On May 29, President Trump announced that the United States will terminate its relationship with the World Health Organization (WHO). The decision has been met with extensive media coverage of almost universal outrage. Even the president’s own staff advisors are cautioning against it, and most news sources depict the very notion of leaving the WHO in the midst of a global pandemic as ridiculous. Yet, from a pro-life perspective, the WHO’s failure to protect human rights and dignity throughout the COVID-19 crisis makes withdrawal on the part of the U.S. far from unwarranted.
The U.S. has good reason to be fed up with the WHO. While the full extent of its complicity is unclear, evidence has emerged confirming that the WHO covered up the severity of the virus early on. It later refused to allow Taiwan, the nation that was most successful in fighting COVID-19, to participate in last month’s meeting of member nations, apparently caring more about deference to China than the “world health” that its title mandates. This is just another demonstration of the WHO’s growing tendency to override the sovereignty of member nations and instead to act with its own agency and agenda. This same agenda led the WHO to name abortion services “essential” in Coronavirus aid policy, ignoring direct protests from the U.S. as well as the clear consensus against an international right to abortion established by ongoing UN debate.
The U.S. currently contributes roughly $420 million annually to the WHO, though it has already begun to cut funding from initiatives supporting abortion. At this point, a full withdrawal might have more of an impact than simply defunding the WHO. The U.S. could continue funding those WHO programs that do save and support human life, such as the polio eradication strategy, and humanitarian aid not including abortion, while making the bolder statement of secession. Perhaps the embarrassment and loss of legitimacy would finally push the WHO into taking steps toward genuine reform.
Of course, the move could also backfire if instead of prompting reform, the US’s departure leaves room for China to move in and assert further control. However, since China already seems to exert as much influence as possible while maintaining the institution’s neutral façade, this objection is unconvincing. Rather, the greatest legitimate argument against withdrawal involves the consequences of losing a staunch pro-life advocate in the World Health Assembly. The United States during the Trump presidency has been among the loudest voices calling out the WHO’s violations of international sovereignty, and denounced attempts to include sexual and reproductive rights language in COVID-19 resolutions. If “terminating relationship” means that the U.S. would no longer participate in World Health Assembly proceedings, what member state will take the lead in defending the unborn?

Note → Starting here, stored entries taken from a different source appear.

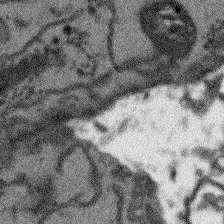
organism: Arabidopsis thaliana
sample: Root tip
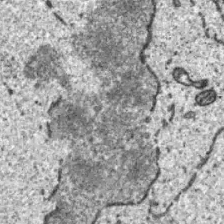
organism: Human
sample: HeLa cells
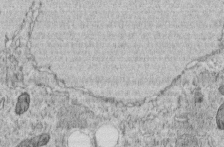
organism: C. elegans
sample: C. elegans embryo early stage
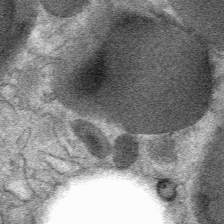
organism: Mouse
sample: Mouse Salivary gland
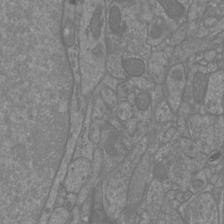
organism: Mouse
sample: Cortical neurons
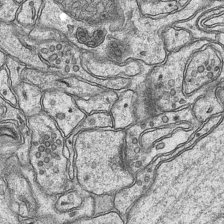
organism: Mouse
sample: CA1 Hippocampus
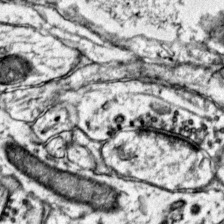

The whole situation is still hypothetical at this point because after two weeks, there has been no formal action to follow up President Trump’s announcement. Regardless, the very suggestion of a withdrawal should be heard as a wake-up call for the WHO, to reconsider their allegiance and priorities, and for Americans, to start paying more attention to the activities of global organizations. WHO’s handling of COVID19 has shown more than ever the need to be wary of placing international bodies on an ideological pedestal, lest it come at the detriment of human rights and dignity.